Upon first view, it seems as though Cassandra Wilson hasn't made an album as straight-ahead as "Loverly" in at least ten years, but the beauty of "Loverly" lies in its depth. While it is not a cutting-edge jazz record by any standard, Wilson has no problem allowing her sidemen play some extremely angular solos (check out the way Marvin Sewell holds some really weird notes on "Wouldn't it be Loverly"), and each member of her great rhythm section makes the most of their time in the spotlight. The highlight of the album is a version of "St. James Infirmary," a song played over and over and over that Wilson makes fresh by turning into a slab of hard-core, M-Base funk. Jason Moran plays a chopped-up, bluesy solo, while Sewell comps up a storm with some extremely dissonant voicings. Wilson even does some cool rhythmic scatting during Sewell's solo. Albums like "Loverly" are the reason that people like Roberta Gambarini keep on mining the same old standards; sometimes in the right hands they just sound great. Recommended.

"Moss" is totally different, and this is clear about five seconds into the album; as opposed to opening with a standard (or an original that sounds like it could be a standard), it opens with a neo-classical rendition of a verse of Joni Mitchell's "Shadows and Light." The rest of the album walks the line between jazz, classical, and folk-rock, hitting its apex with Kate McGarry singing a beautiful, enlightening version of Neil Young's "Old Man," that, with minimal changes to Young's arrangement, still sounds like jazz.
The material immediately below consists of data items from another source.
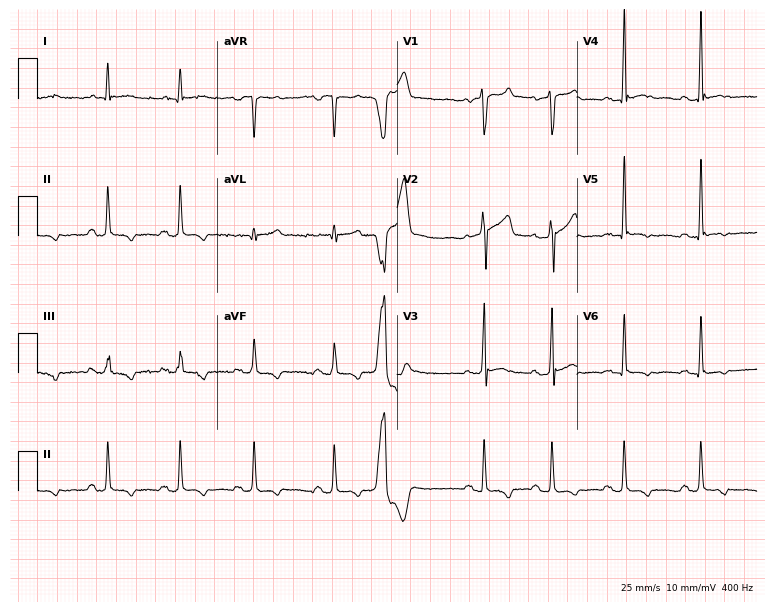
Standard 12-lead ECG recorded from a man, 57 years old (7.3-second recording at 400 Hz). None of these six findings is recorded: first-degree AV block, right bundle branch block (RBBB), left bundle branch block (LBBB), sinus bradycardia, atrial fibrillation (AF), sinus tachycardia.
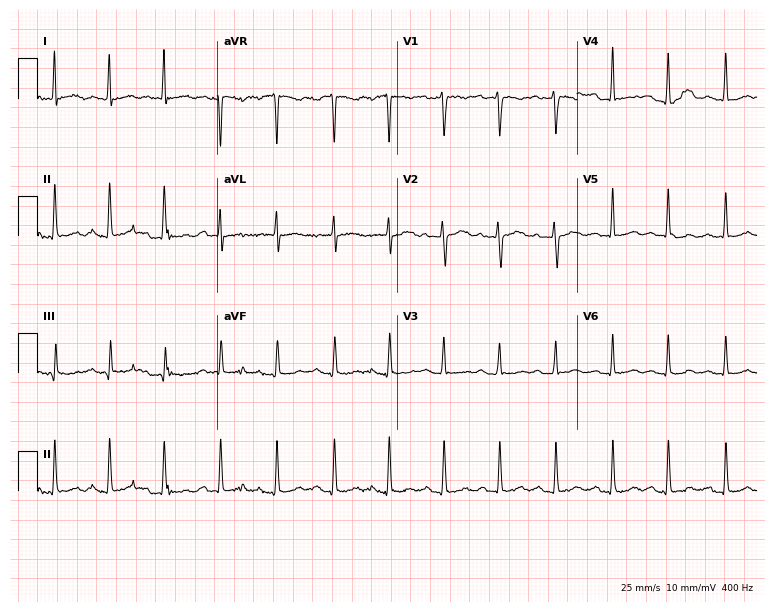
Standard 12-lead ECG recorded from a woman, 31 years old. None of these six findings is recorded: first-degree AV block, right bundle branch block, left bundle branch block, sinus bradycardia, atrial fibrillation, sinus tachycardia. Only these six findings were labelled.
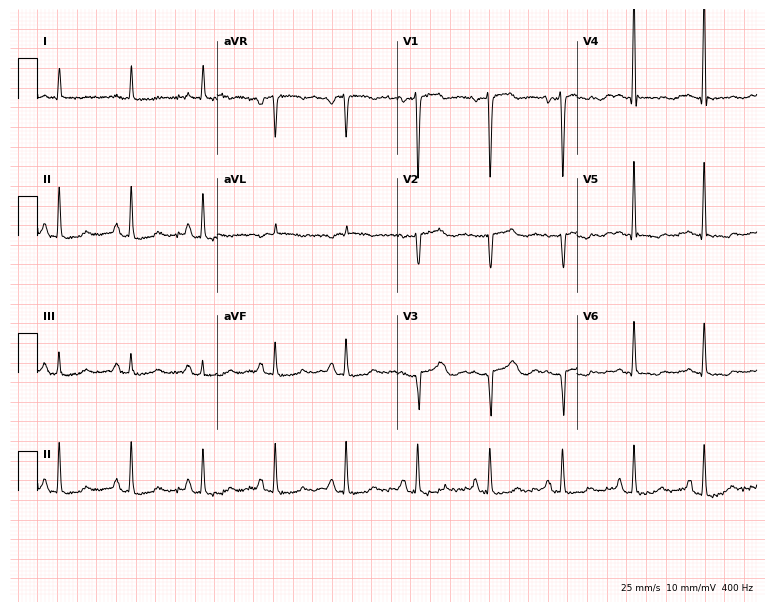
ECG — a woman, 84 years old. Screened for six findings — first-degree AV block, right bundle branch block, left bundle branch block, sinus bradycardia, atrial fibrillation, sinus tachycardia — none is recorded. Only these six findings were labelled.
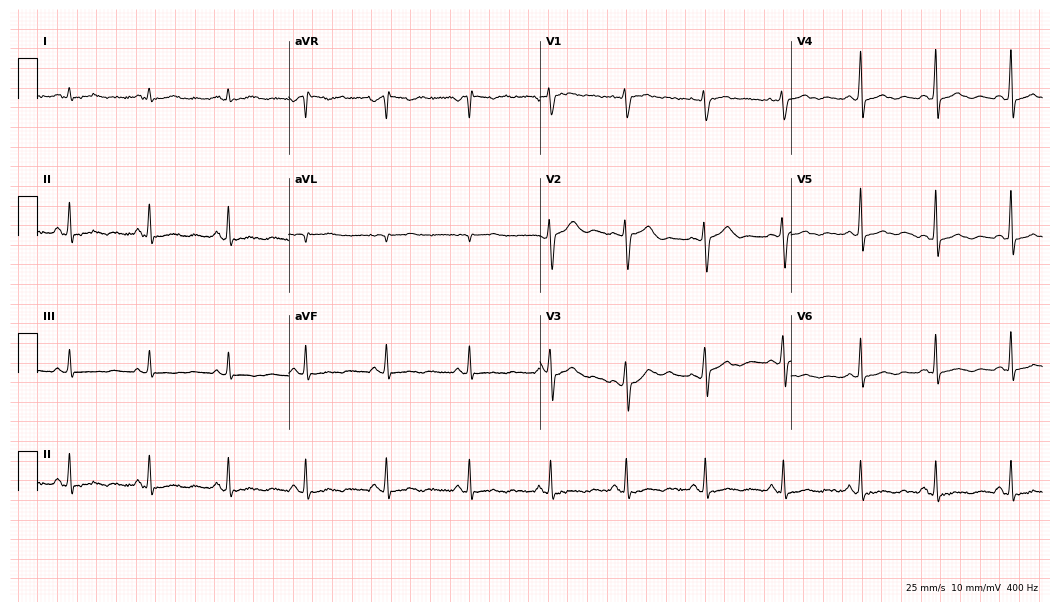
12-lead ECG from a female patient, 30 years old (10.2-second recording at 400 Hz). Recorded interpretation: within normal limits.
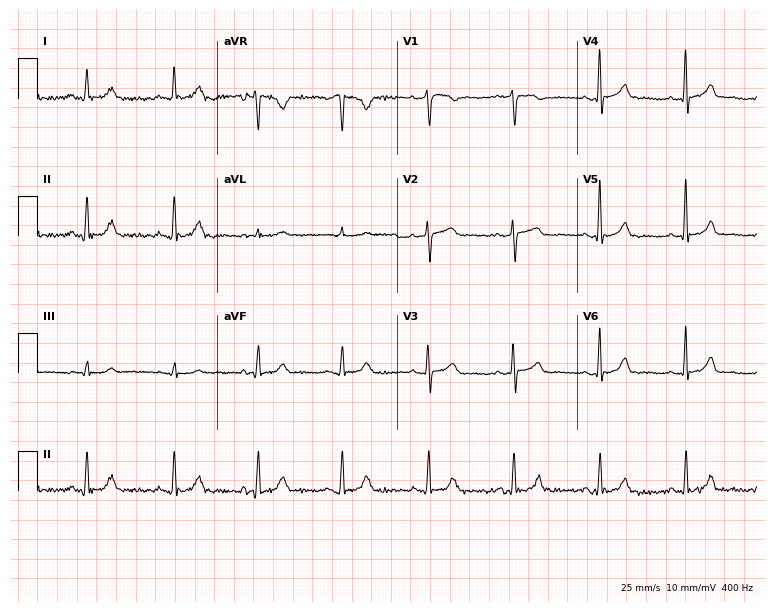
Resting 12-lead electrocardiogram (7.3-second recording at 400 Hz). Patient: a female, 61 years old. None of these six findings is recorded: first-degree AV block, right bundle branch block, left bundle branch block, sinus bradycardia, atrial fibrillation, sinus tachycardia.
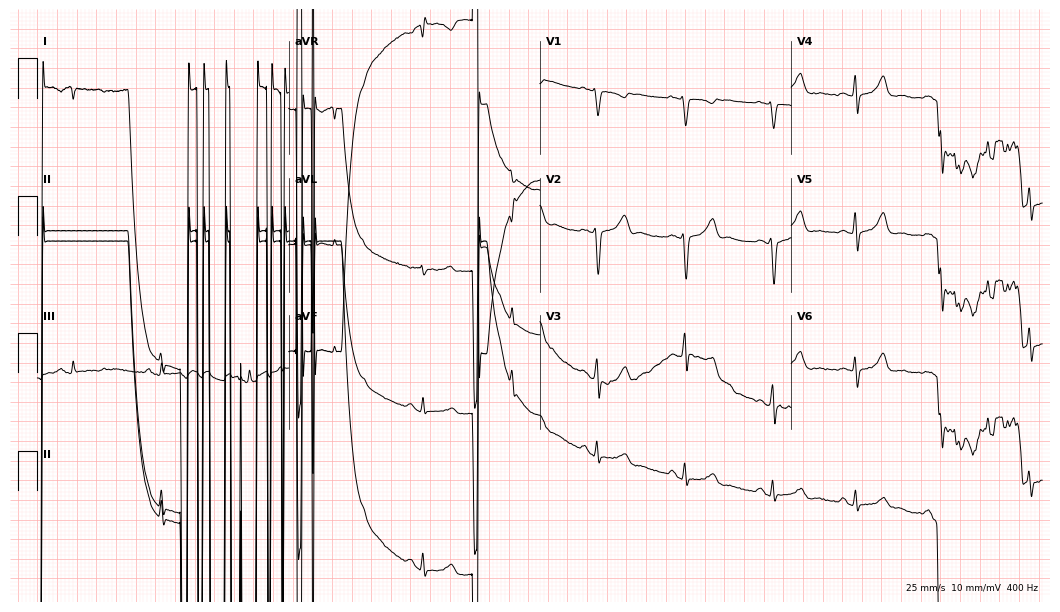
Electrocardiogram, a female patient, 30 years old. Of the six screened findings (first-degree AV block, right bundle branch block, left bundle branch block, sinus bradycardia, atrial fibrillation, sinus tachycardia), none is recorded.
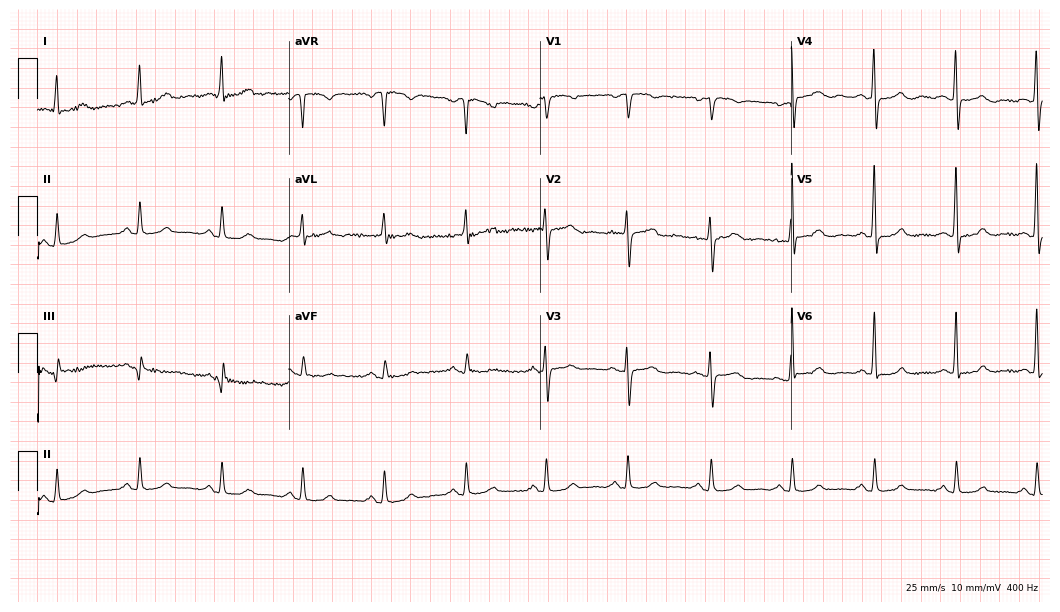
Resting 12-lead electrocardiogram (10.2-second recording at 400 Hz). Patient: a female, 79 years old. Read as a normal ECG.
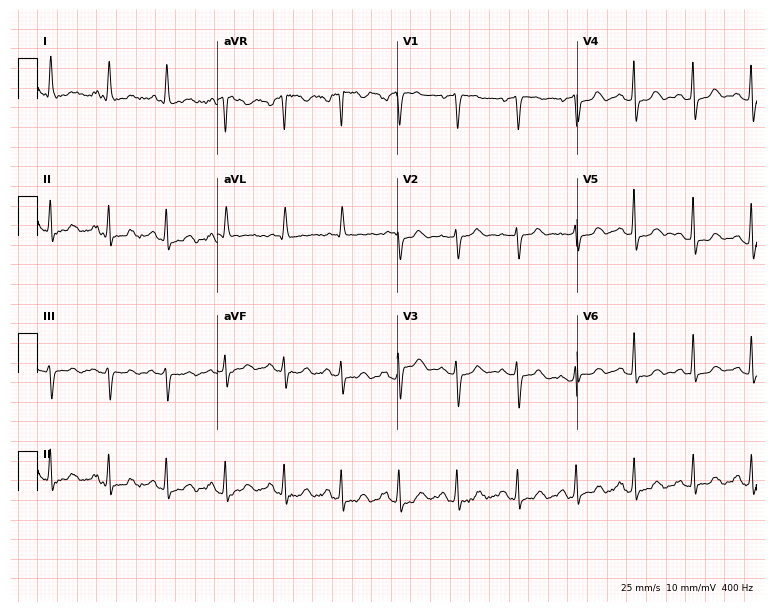
Resting 12-lead electrocardiogram. Patient: a 65-year-old female. The tracing shows sinus tachycardia (a sinus rate of 100 beats per minute or more).
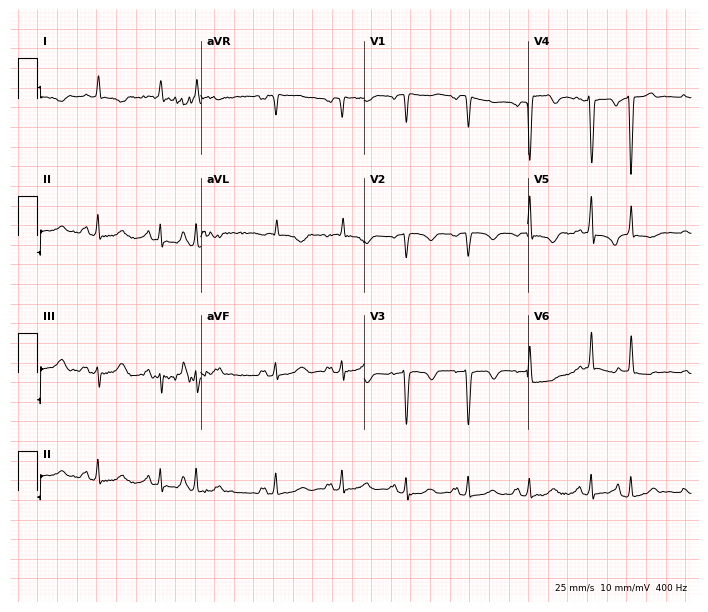
Resting 12-lead electrocardiogram. Patient: a female, 83 years old. None of these six findings is recorded: first-degree AV block, right bundle branch block, left bundle branch block, sinus bradycardia, atrial fibrillation, sinus tachycardia.
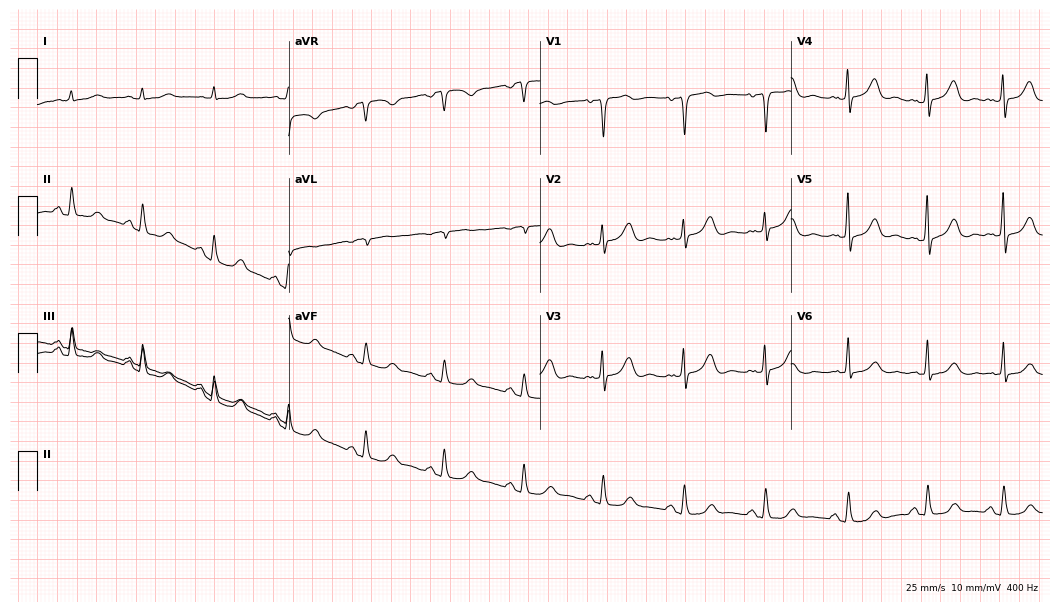
12-lead ECG (10.2-second recording at 400 Hz) from a male, 73 years old. Labelled as a normal ECG.
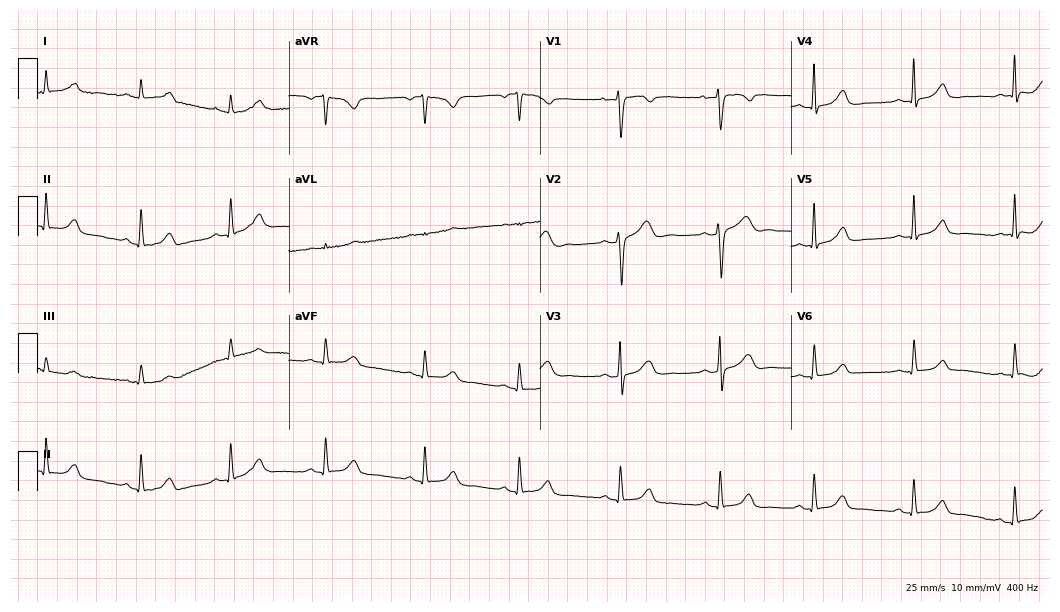
ECG — a female patient, 29 years old. Labelled as a normal ECG.

Each of the five singers have spotlights (another highlight is Luciana Souza's vocal on her original "Home"), although the most interesting tracks are group passages like "Object Devotion" and the two versions of "Shadows and Light," which really show the group's interplay. Also, guitarist Ben Monder's work on this album alone makes it worth a listen; as opposed to taking up a lot of solo space, he opts to stay on the sidelines (with a few notable exceptions, such as on "Home"), comping brilliantly and innovatively throughout. Also recommended.

Vocal jazz can be good when it's done well. Moss and Cassandra Wilson do it well; Dianne Reeves, not so much. Both albums are definitely worth a listen if you can get your hands on them; "Moss" in particular is a great listen if you're looking for yet another splinter of the "rural jazz" direction that Bill Frisell and Jenny Scheinman have been moving in. Next time I'll either have a review of Marc Ribot's "Party Intellectuals" or my first annual Guess-The-Downbeat-Critic's-Poll post.

Monday, June 23, 2008

Freedom of Expression: Marc Ribot, Anthony Coleman and Brad Jones Tear it Up, Evan Parker Puts it Together

It's time for another free jazz round-up, everybody! After the overwhelmingly positive response (Well, actually, there were no comments... but on the plus side, there were no negative comments!) from the first one, a joint-review of new albums (or reissues) from the Free-Form Funky Freqs, Fieldwork, and Matthew Shipp from a month or two ago, I decided that as soon as I had enough obscure free jazz to write about, I'd jump on it immediately. For those of you who have not heard of Marc Ribot, Anthony Coleman, or Brad Jones, the three of them have played together sporadically over the past twenty years (and between the three of them have played with a lot of people in both the jazz and rock worlds), and after a few years of not playing together reunited at The Stone on Saturday night. Evan Parker is a brilliant European saxophone player who made his name by releasing one of the great solo saxophone records of the seventies, simply titled "Saxophone Solos," and his band on the new "Boustrophedon" is rounded out by a 14 piece orchestra that includes Roscoe Mitchell and Craig Taborn amongst its ranks.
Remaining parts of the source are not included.